While many of the UK’s RAs have vanished into the clutches of other businesses or even into the hands of investment companies, the model is still highly visible elsewhere in Europe. Germany has institutes its much admired Fraunhofer-Gesellschaft with an annual research budget of € 1.5 billion, two thirds of it from contracts with industry. In the Netherlands, TNO received €195 million of its turnover of €600 million from the government. VTT Technical Research Centre of Finland, established in 1942, has a turnover or around € 250 with 30% from the government.
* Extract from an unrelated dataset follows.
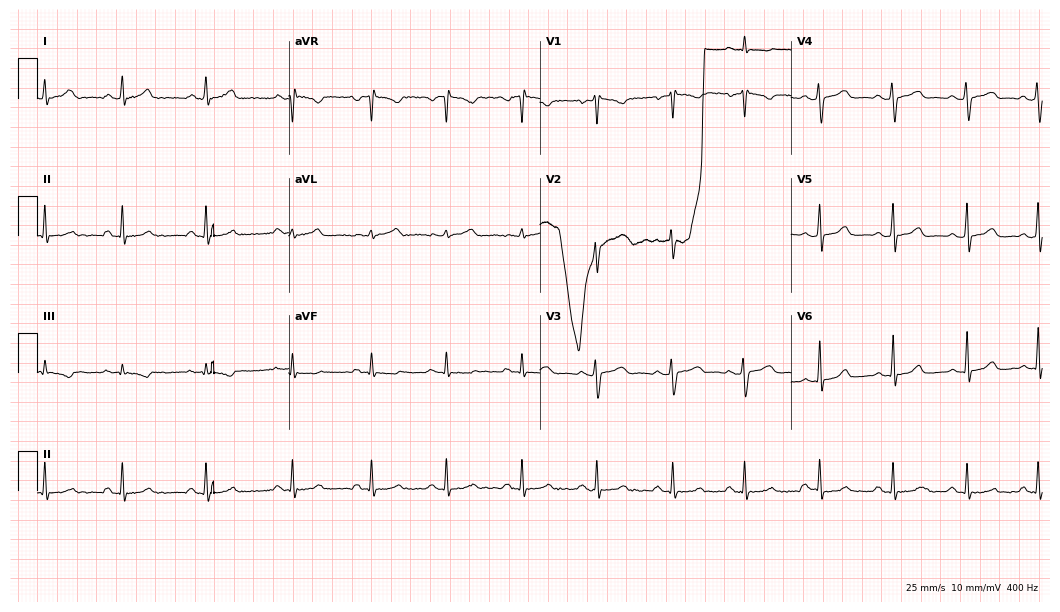
Standard 12-lead ECG recorded from a female patient, 32 years old (10.2-second recording at 400 Hz). None of these six findings is recorded: first-degree AV block, right bundle branch block (RBBB), left bundle branch block (LBBB), sinus bradycardia, atrial fibrillation (AF), sinus tachycardia. Findings outside these six are not listed.

This level of government investment does not mean that the RTIs are safe. The ADL report suggests that they face three key challenges:

• the lack of a clearly-defined strategic role
• decreasing core/state funding
• more demanding stakeholders

The first of these challenges arises from the fact that RTIs often “operate within a national or regional STI system in which their precise role and mission is insufficiently defined or inadequately focused”. It does not help that an RTI can find itself working at the behest of stakeholders with conflicting objectives, “for example, different government bodies may have different requirements (eg regional vs national or international, industrial development departments versus environmental or health departments)”.
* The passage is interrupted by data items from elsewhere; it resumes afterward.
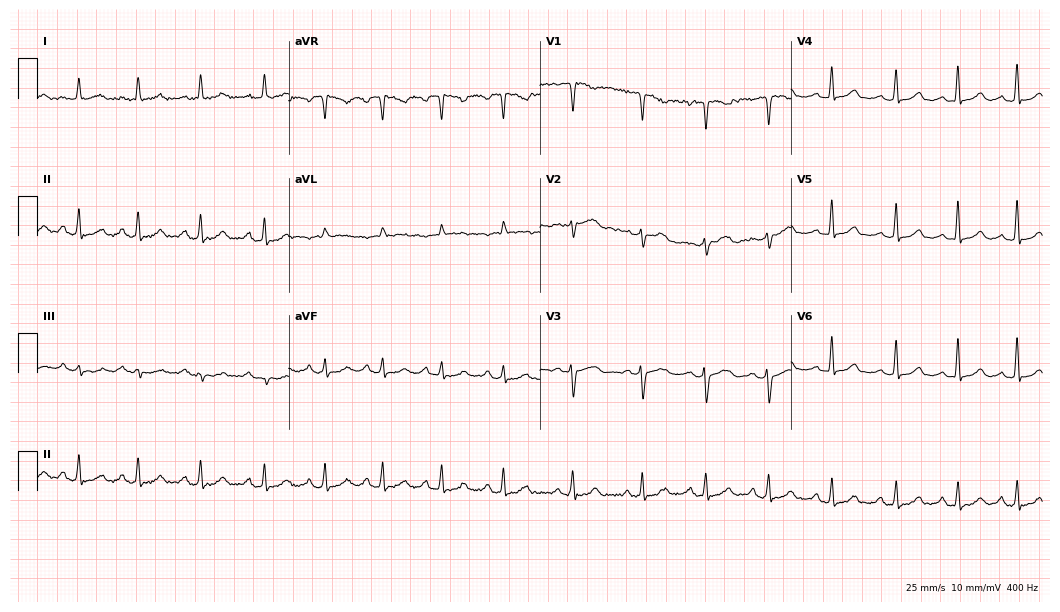
Resting 12-lead electrocardiogram. Patient: a woman, 40 years old. Read as a normal ECG.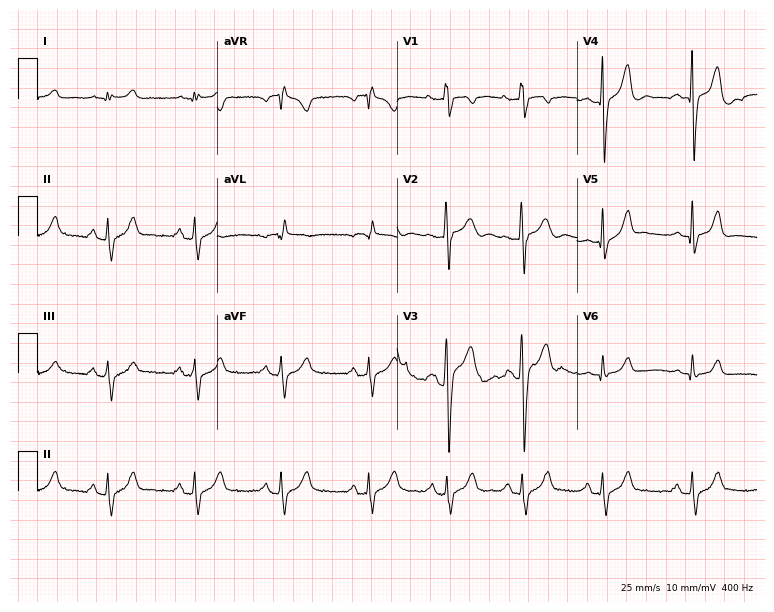
Standard 12-lead ECG recorded from a male patient, 31 years old (7.3-second recording at 400 Hz). None of these six findings is recorded: first-degree AV block, right bundle branch block (RBBB), left bundle branch block (LBBB), sinus bradycardia, atrial fibrillation (AF), sinus tachycardia. Other findings, if any, are not listed.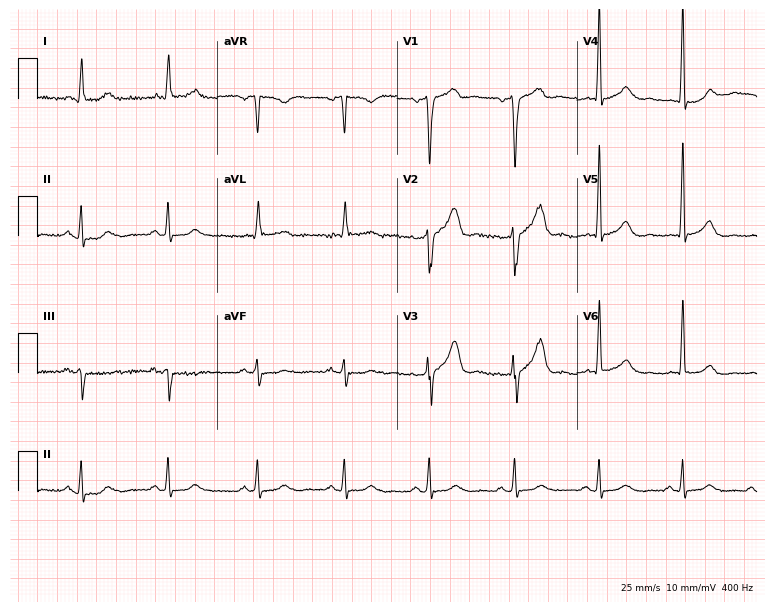
Standard 12-lead ECG recorded from a man, 59 years old. Read as a normal ECG.

Over the years ADL has worked with various RTIs and draws on that experience to offer advice in this report. This comes down to developing a strategy –one that ADL likes to label as a “trade mark” – that helps the RTI “to be explicit about the role of the institute and to begin to prioritize its R&D project portfolio”.

Working for companies

RTIs also have to remember what they are there for, to do R&D that can make a difference to the companies that commission their services, and to ensure that their researchers not only know this but also behave accordingly. This means that they should not act like academics, where the priority is to prove your expertise through the number of publications and citations that a researcher’s work generates. If even some universities worry about excess pressure to deliver on this front, it does not make sense if, as the ADL report puts it, “researchers are incentivised primarily on the basis of demonstrated scientific performance”. Instead, it helps if RTIs judge individuals on things like “utilization on projects, and achievement of specific (non-academic) development objectives”.

One bit of advice is that RTIs should “focus on challenges rather than research areas”. ASDL suggests this approach because it “creates a technical end goal around which it is possible to structure future activities”. An example of this tactic is that “rather than saying ‘micro-electronics is an attractive area’, we specify a challenge to be addressed such as ‘Achieving desalination costs of less than 4.0kWhr/m3′”.

The pursuit of money is clearly important for any research organisation. The enthusiasm with which governments seek ways to cut their spending clearly threatens RTIs that depend on state support to stay in business. “Increasingly, RTIs are expected to demonstrate much more clearly how their use of public funds delivers added value to society – be it economic, environmental, social, strategic or tactical added value.” To cope with these pressures the advice is to “follow the money” by “aligning research programs better with client funding streams; improving commercialization returns through partnership; and making a stronger justification for STI funding”.

The academic community has already paved the way for the last of these points. Also faced with government demands to justify the money spent on academic research, universities and Research Councils are eager to demonstrate their ‘impact’.

An invisible sector

While academics have made their sales pitch as visibly as they can, bombarding anyone who will listen with examples of where they have made in impact, the RTIs are less visible. They are less silent on the research that they do, but where are they making the case for their place on the R&D landscape?

They are certainly silent in the UK. The Association of Independent Research and Technology Organisations (AIRTO), the umbrella body for RTIs in the UK – with 35 independent companies, it proclaims itself “the largest community of techno-business consultants and contract research organisations in Europe” – has not updated its web site in some years.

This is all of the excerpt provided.